■ What is needed: All entries below are to be retyped in full, precisely as they appear.

=== Begin Enclosure ===

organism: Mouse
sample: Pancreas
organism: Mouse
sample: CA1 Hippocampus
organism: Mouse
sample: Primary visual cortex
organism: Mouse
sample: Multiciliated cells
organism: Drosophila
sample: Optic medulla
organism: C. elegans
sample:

=== End Enclosure ===

■ Output of the task:
organism: Mouse
sample: Pancreas
organism: Mouse
sample: CA1 Hippocampus
organism: Mouse
sample: Primary visual cortex
organism: Mouse
sample: Multiciliated cells
organism: Drosophila
sample: Optic medulla
organism: C. elegans
sample:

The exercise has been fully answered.